Input records
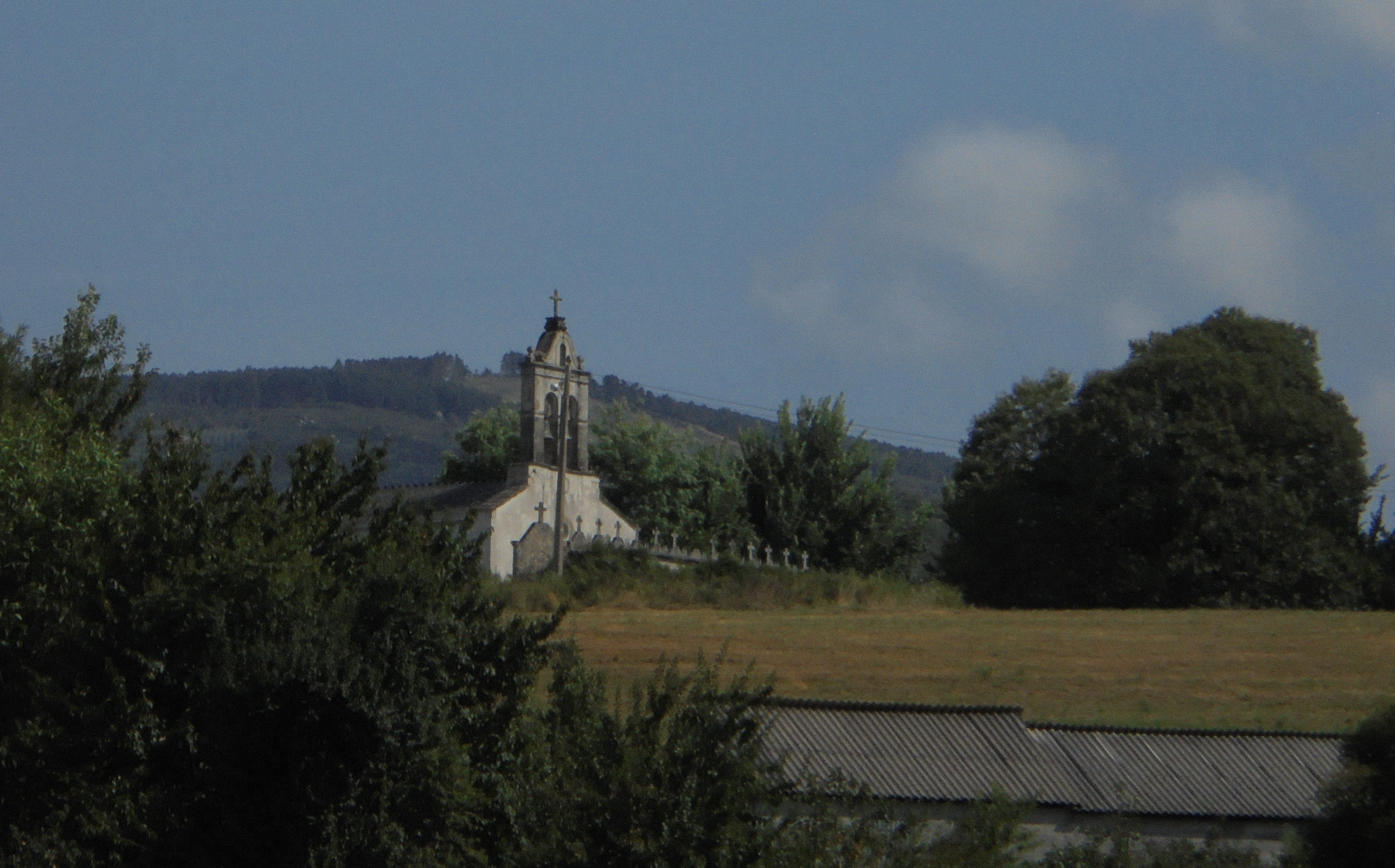 Vista de Piñeira
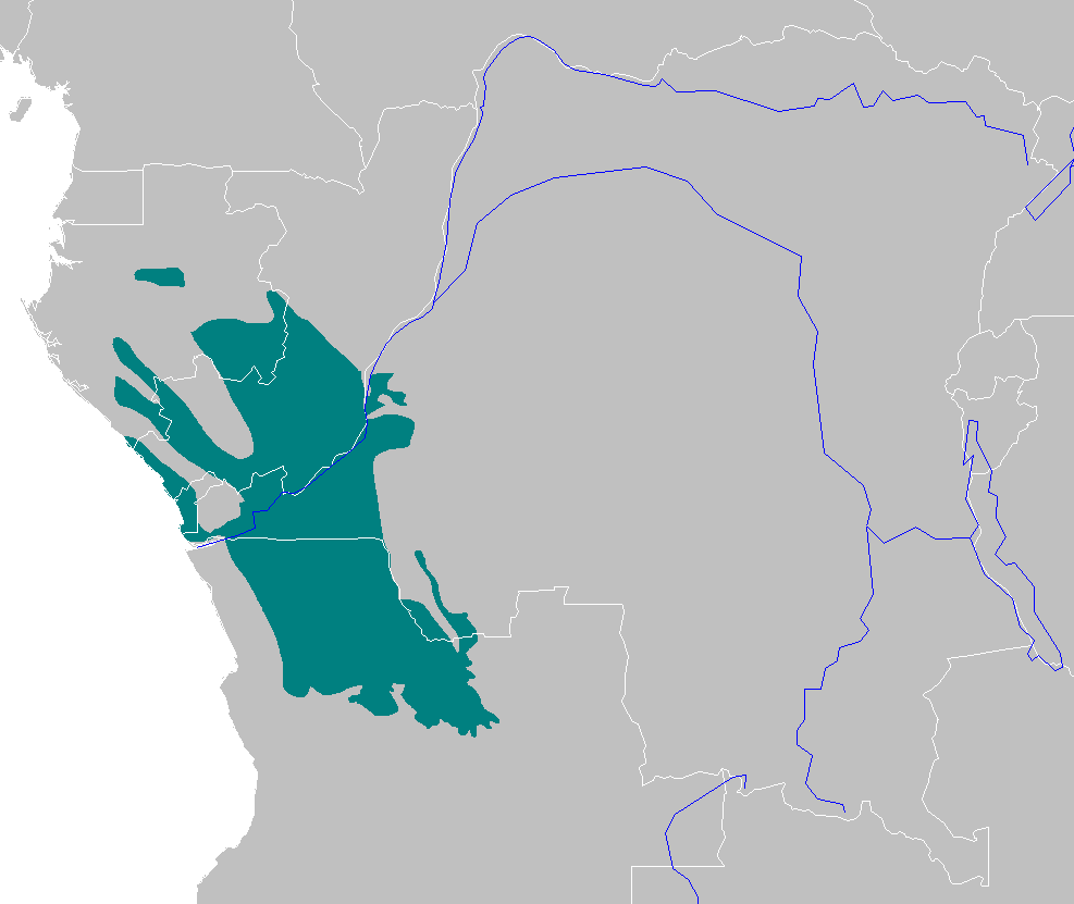 Western Congolian forest-savanna mosaic ecoregion map
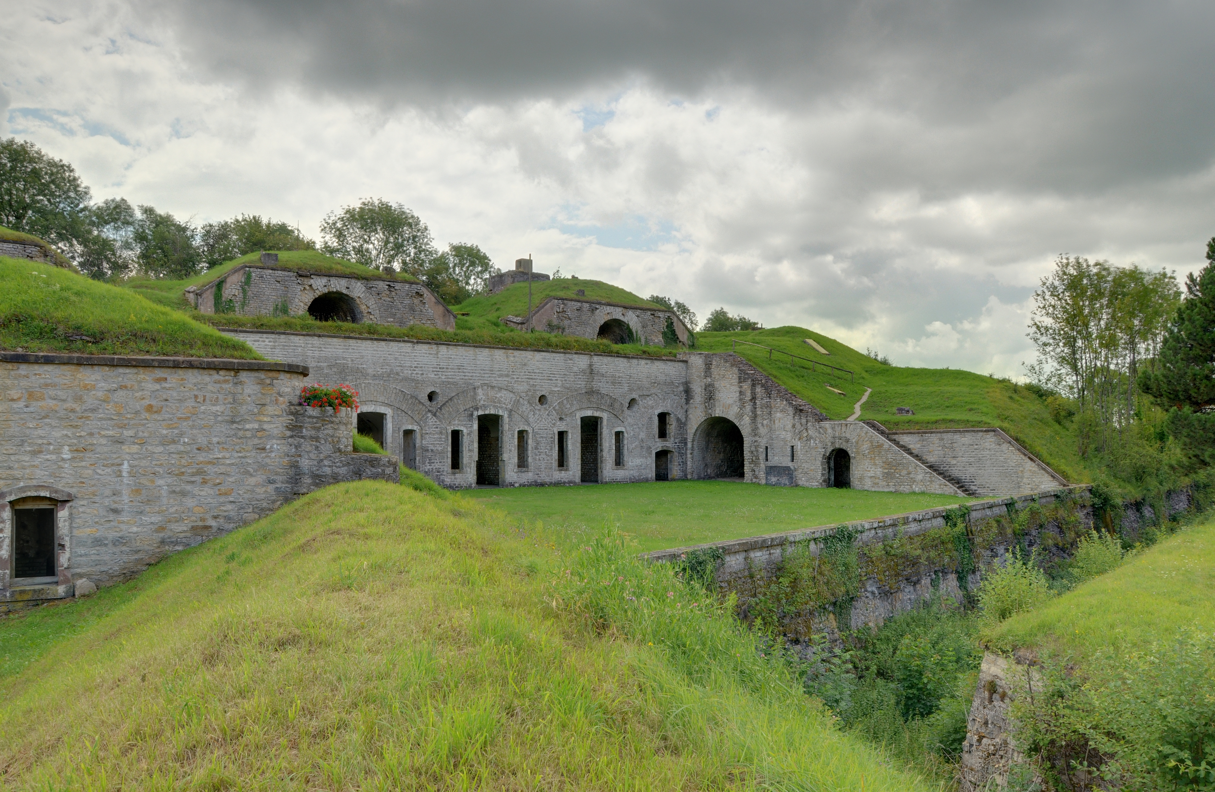 Fort des Basses Perches Basses perches fortifications.
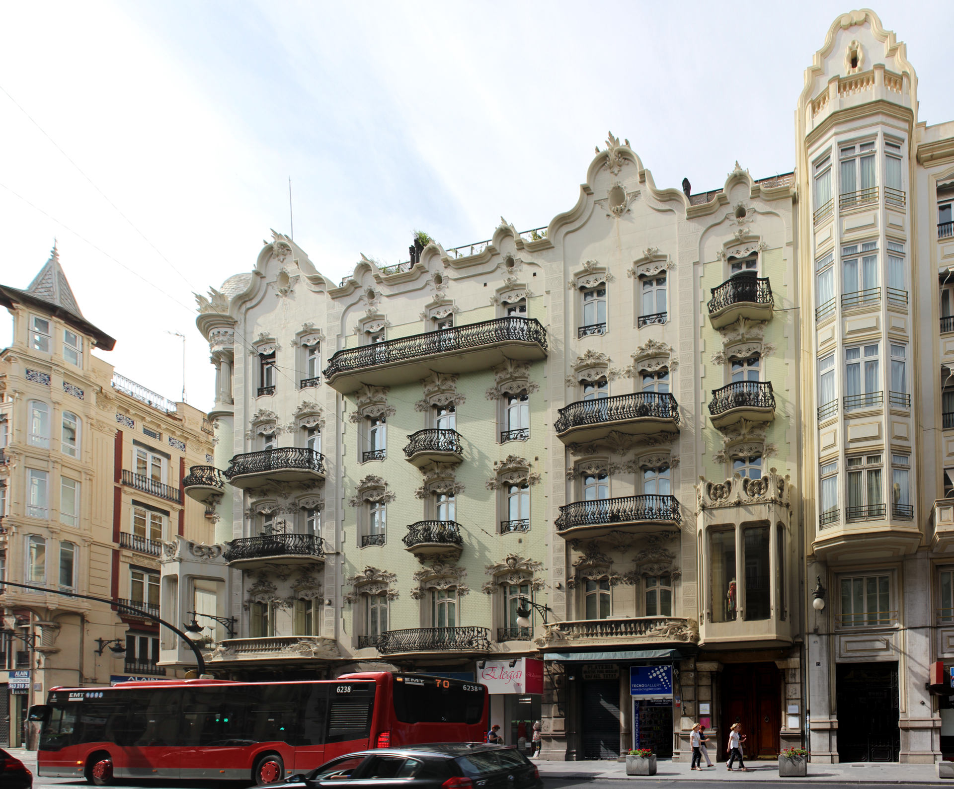 El edificio Gómez es un edificio de viviendas de la ciudad de Valencia (España), sito en calle La Paz n.º 21 y construido en uno de los cruces más importantes de la calle de la Paz, sobre un solar sumamente irregular, presentando dos fachadas que definen la esquina y una tercera a la calle posterior. Se trata de un edificio residencial plurifamiliar de estilo modernista construido en el año 1905, obra de los arquitectos Francisco Mora Berenguer, Antonio Martorell Trilles y Enric Sagnier Villavechia.
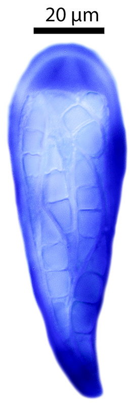 Ascus von Bilimbia sabuletorum (Schreber) Arnold
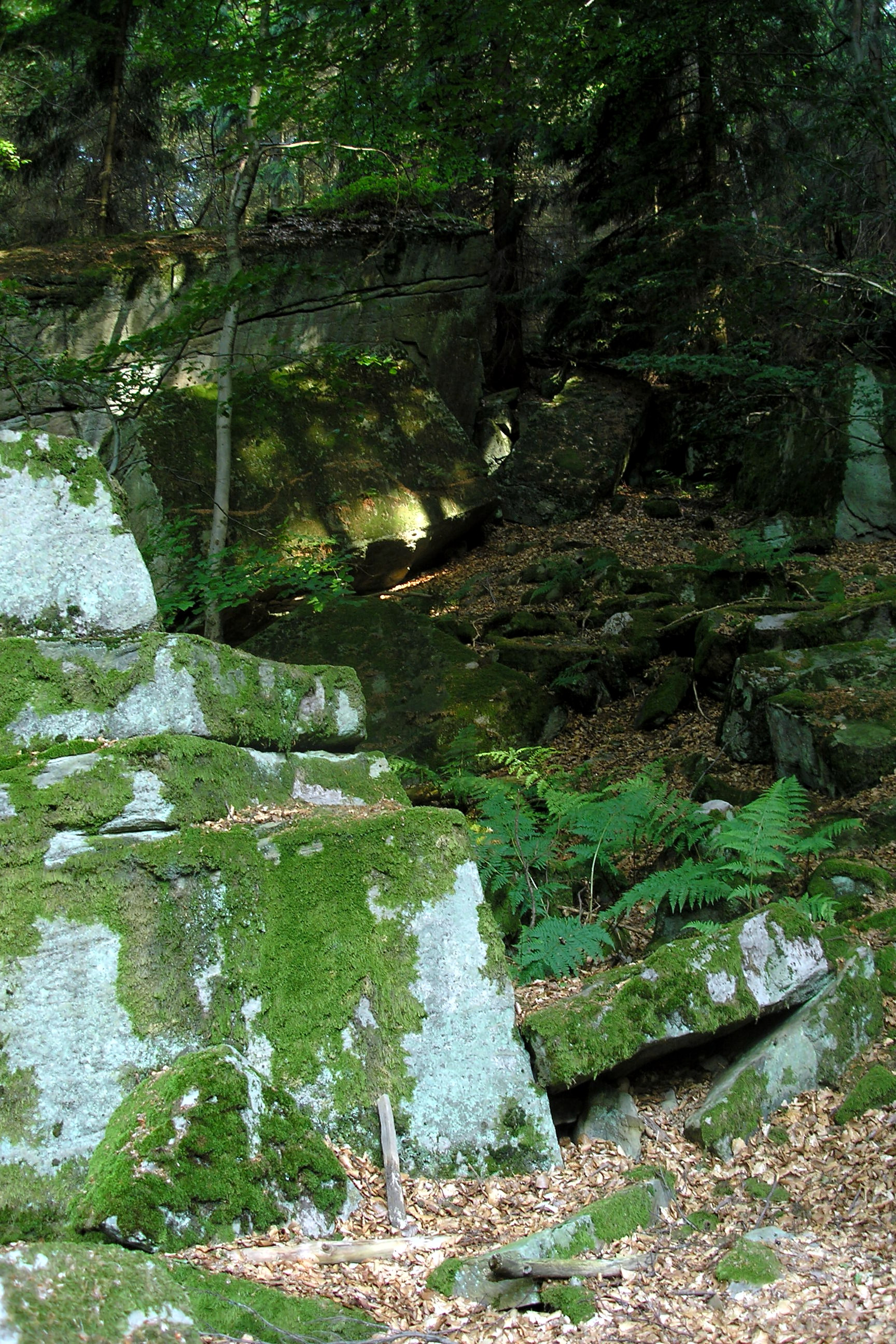 Geeotop Felsgruppe Große Steine im Landkreis Bad Kissingen
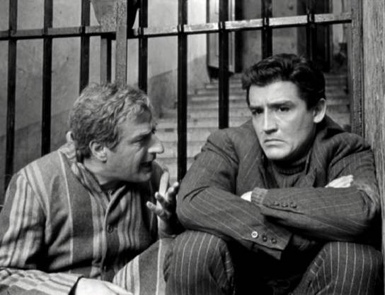 Screenshot dal film I soliti ignoti

Work task
Only the lines from the line with "El edificio Gómez" through the end of the records belong in your copy. Repeat them exactly, without pictures.

Solution for this exercise
 El edificio Gómez es un edificio de viviendas de la ciudad de Valencia (España), sito en calle La Paz n.º 21 y construido en uno de los cruces más importantes de la calle de la Paz, sobre un solar sumamente irregular, presentando dos fachadas que definen la esquina y una tercera a la calle posterior. Se trata de un edificio residencial plurifamiliar de estilo modernista construido en el año 1905, obra de los arquitectos Francisco Mora Berenguer, Antonio Martorell Trilles y Enric Sagnier Villavechia.
 Ascus von Bilimbia sabuletorum (Schreber) Arnold
 Geeotop Felsgruppe Große Steine im Landkreis Bad Kissingen
 Screenshot dal film I soliti ignoti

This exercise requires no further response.